En Europa, al fin, comienza a ceder la hegemonía del llamado pensamiento único. Los Hayek, los Popper o los Dahrendorf están empezando a dejar de ser libros de cabecera. La derecha española había corrido deprisa a apuntarse a los banderines de enganche neoliberales. Era el fundamento -y la apoteosis- intelectual que permitía, por primera vez en muchos años, la reconciliación entre los intereses y los principios doctrinales. Neoliberales y demócratas: perfecta conjunción.Su pérdida de prestigio no significa su derrota. Por muy varias razones, entre ellas porque su principal valedor, el capitalismo mercantilista, es hoy más fuerte que nunca. El multinacionalismo es su último estadio -además del imperialismo que denunciara el hoy innombrable Ulianov-. Su poder es tan grande que sólo el necesario rearme intelectual y moral del progresismo podrá enfrentársele con mínimas garantías de victoria. Bajo el pensamiento único alienta, soterrado, el espectro del autoritarismo, no político pero sí económico.

De este rearme intelectual y moral forma parte muy principal la defensa de la memoria histórica. La posmodernidad ha venido neoliberal y olvidadiza. Recientemente, un diario alemán, con motivo de un incidente deportivo en Madrid -aquella portería que se derrumbó-, escribía: «África empieza en los Pirineos». Habría que preguntarle al redactor de ese diario dónde empezaba África cuando el holocausto.

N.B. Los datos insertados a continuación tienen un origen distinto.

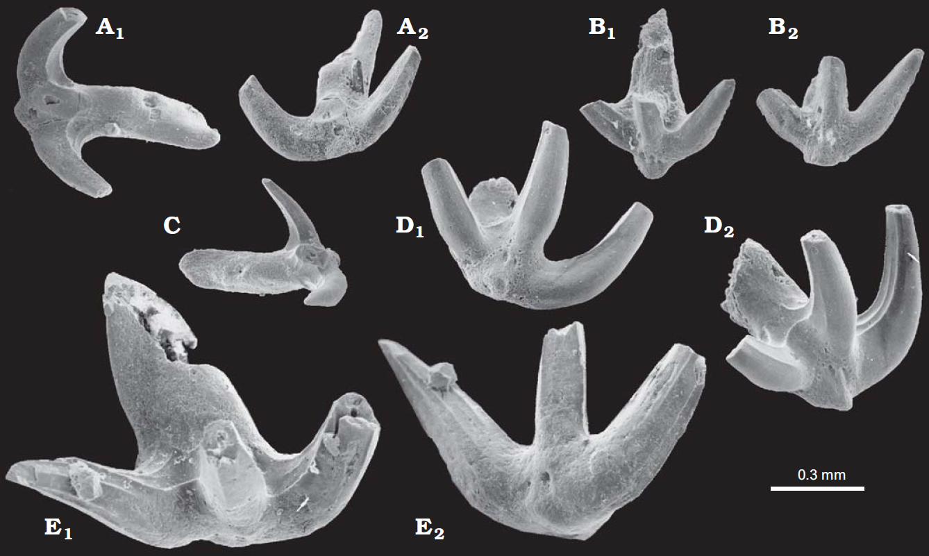 Phoebodontid chondrichthyan Thrinacodus dziki sp. nov. from the upper Viséan of Cawdor Quarry, Matlock, Derbyshire, England, UK; sample Cawdor 5. A. NHMUK PV P73271, in oral (A1) and labial (A2) views. B. NHMUK PV P73272, in oral (B1) and labial (B2) views. C. NHMUK PV P73273, in lateral view. D. NHMUKPV P73274, in labial (D1) and oblique labial (D2) views. E. NHMUK PV P73275, in oral (E1) and labial (E2) views.
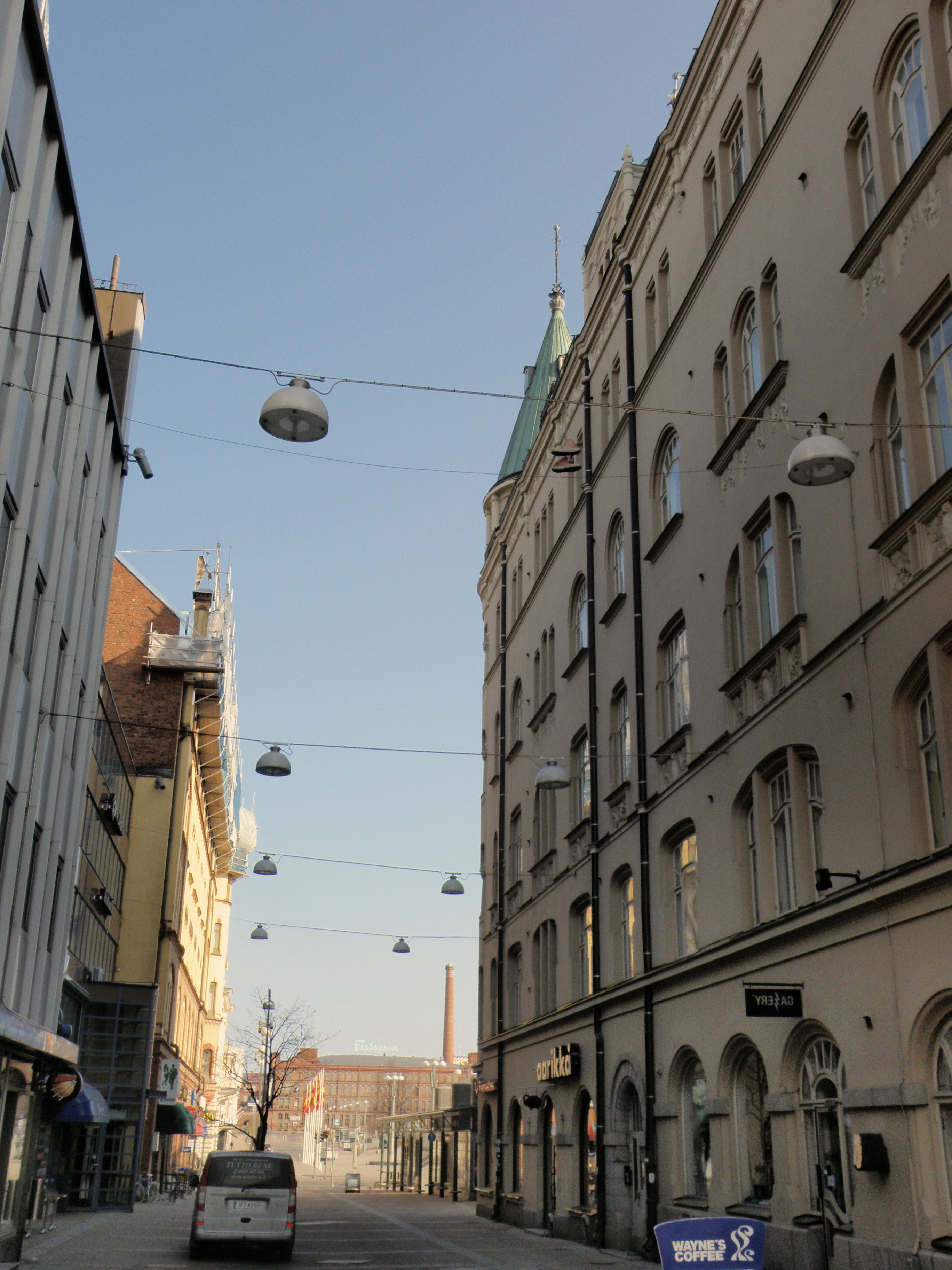 Aleksis Kiven katu

El pensamiento progresista ha de tener en la memoria uno de sus baluartes. Quienes hoy tengan que asumir los casi cien millones de víctimas del comunismo, que los asuman con todas sus consecuencias. No es el caso del pensamiento humanitario, filantrópico y reformista del XIX. (Está por escribir el libro negro del capitalismo moderno, que también arrojaría cifras horribles. Una de las consecuencias del pensamiento único es la rectificación de la historia contemporánea como consecuencia de las graves desviaciones del modelo liberal primigenio. Todo iba sobre ruedas hasta que aparecieron los enemigos del mercado). Porque los neos de ahora y de antes son fieles a su memoria y manipulan el pasado con agilidad y presteza. Así, Roma acaba de beatificar a otra tanda de mártires de la guerra civil: víctimas desdichadas e inocentes, sin duda, de un conflicto que no inició la izquierda ni la escasa derecha democrática de entonces. Más: con motivo de las conmemoraciones del 98, algunos intelectual orgánicos -que los hay- están pretendiendo vender la idea de que la restauración canovista no fue la fantasmagoría que denunció Ortega, sino un sistema político homologable con el resto de Europa. Salvo que por Europa se entienda la Rusia zarista o, en otro orden de cosas más aceptable, el imperio austrohúngaro, aquel sistema político representó la entronización del caciquismo, de las oligarquías partidistas y del control militar de la sociedad: primero control remoto, después mucho más directo; no por azar desembocó en la dictadura del general Primo de Rivera. Esta interpretación de la normalidad la potenciarían las gotas de liberalismo que fluían por aquel sistema arterioesclerótico. Pero no cabe engañarse sobre la cuestión: como ha señalado Santos Juliá, el objetivo que se pretende alcanzar con esa teoría de la normalidad no es otro que dotar de pasado presentable a una derecha que hoy no se quiere autoritaria. Gracias sean dadas a los dioses por tan venturoso acontecimiento, pero los modelos habrá que buscarlos en la derecha europea liberal, donde los hubo, no por estos predios neos e integristas, cuando no fascistoides.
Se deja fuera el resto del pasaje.